Charles Villeneuve ne regrette pas d'avoir été limogé du Paris SG après seulement huit mois de présidence, mais n'a peut-être pas dit son dernier mot. Invité sur le plateau de 100% Foot dimanche soir sur M6, l'ex-président du club de la capitale a été interrogé sur son départ théâtral cet hiver et sur son avenir avec les Rouge et Bleu. «J'ai envoyé quatorze lettres recommandées aux quatorze membres du Conseil d'administration du club, je savais que le contenu serait divulgué par la presse. Je ne le regrette pas» , a-t-il expliqué à propos de la fameuse lettre revendicative adressée à ses patrons puis relayée par la presse, ce qui a précipité son éviction.
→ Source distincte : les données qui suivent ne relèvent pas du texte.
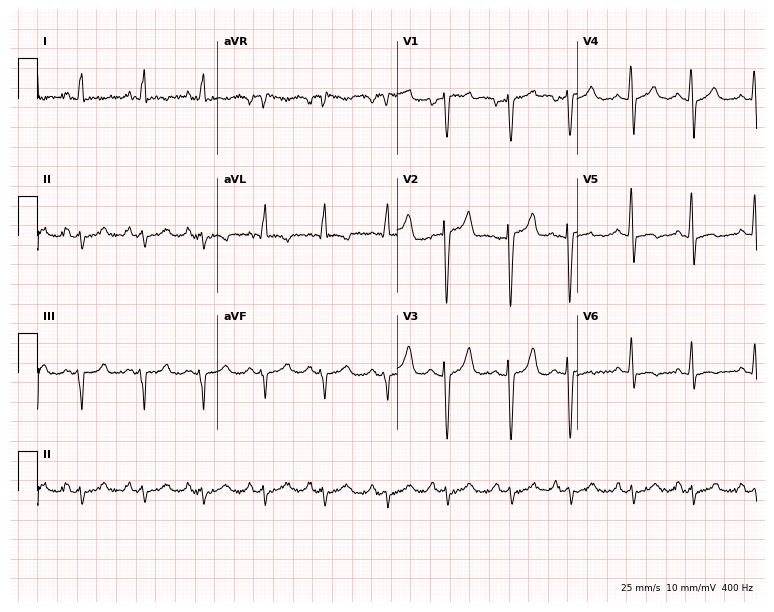
ECG — a male, 41 years old. Screened for six findings — first-degree AV block, right bundle branch block, left bundle branch block, sinus bradycardia, atrial fibrillation, sinus tachycardia — none is recorded.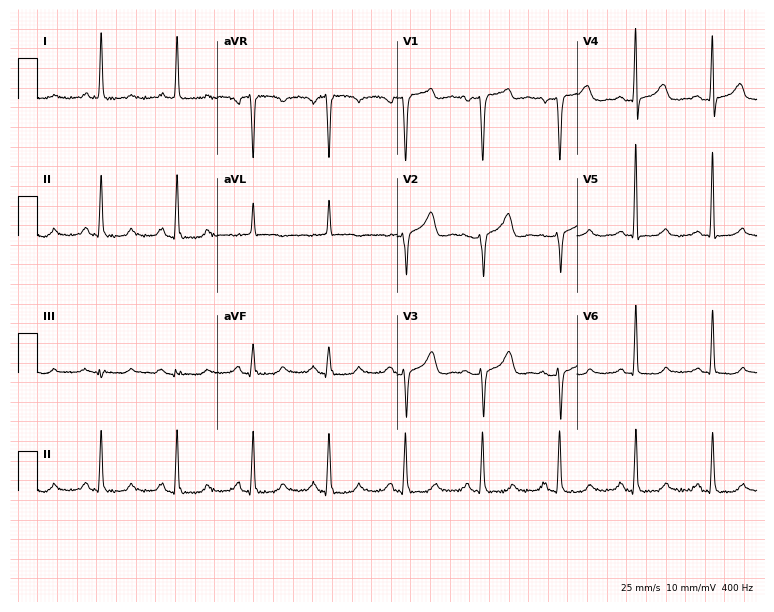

Villeneuve n'exclut pas un retour
Décrié lors de sa prise de fonction, Villeneuve avait su redresser la barre du club en quelques mois, suscitant de fait moult interrogation sur les véritables raisons de ce licenciement consciemment provoqué. «L'avenir immédiat montrera les raisons fondamentales pour lesquelles je suis parti, on fera les comptes à un moment donné. Je ne peux rien dire pour l'instant, c'est trop tôt, permettez moi de choisir mon heure» , a-t-il prévenu. Comprenne et tremble qui pourra. L'ancien cadre de TF1 a l'air sûr de son bon droit et semble préparer une surprise de taille pour les semaines à venir. Vise-t-il le coup d'après, s'est-il mis à la porte pour mieux revenir avec des nouveaux investisseurs, du Moyen Orient par exemple ?
«Je ne suis pas allé dans le Golfe depuis quatre ou cinq mois. J'ai rencontré le propriétaire de Manchester City une seule fois, nous n'avons pas parlé du PSG. Nous avons notamment parlé d'Arsène Wenger qu'il voulait faire venir à City» , assure-t-il. «Je vais aussi souvent dans ma ville natale, Beyrouth, mais je n'ai pas non plus cherché à vendre le club au Hezbollah» , s'est-il amusé. Villeneuve ne ferme toutefois pas complètement la porte. «Je n'ai certainement pas envie de revenir au PSG pour le moment. Mais après, tout dépendra des moyens mis à la disposition du club» , a-t-il ajouté à propos de la rumeur d'un éventuel retour à la présidence avec un nouvel actionnaire sous le bras…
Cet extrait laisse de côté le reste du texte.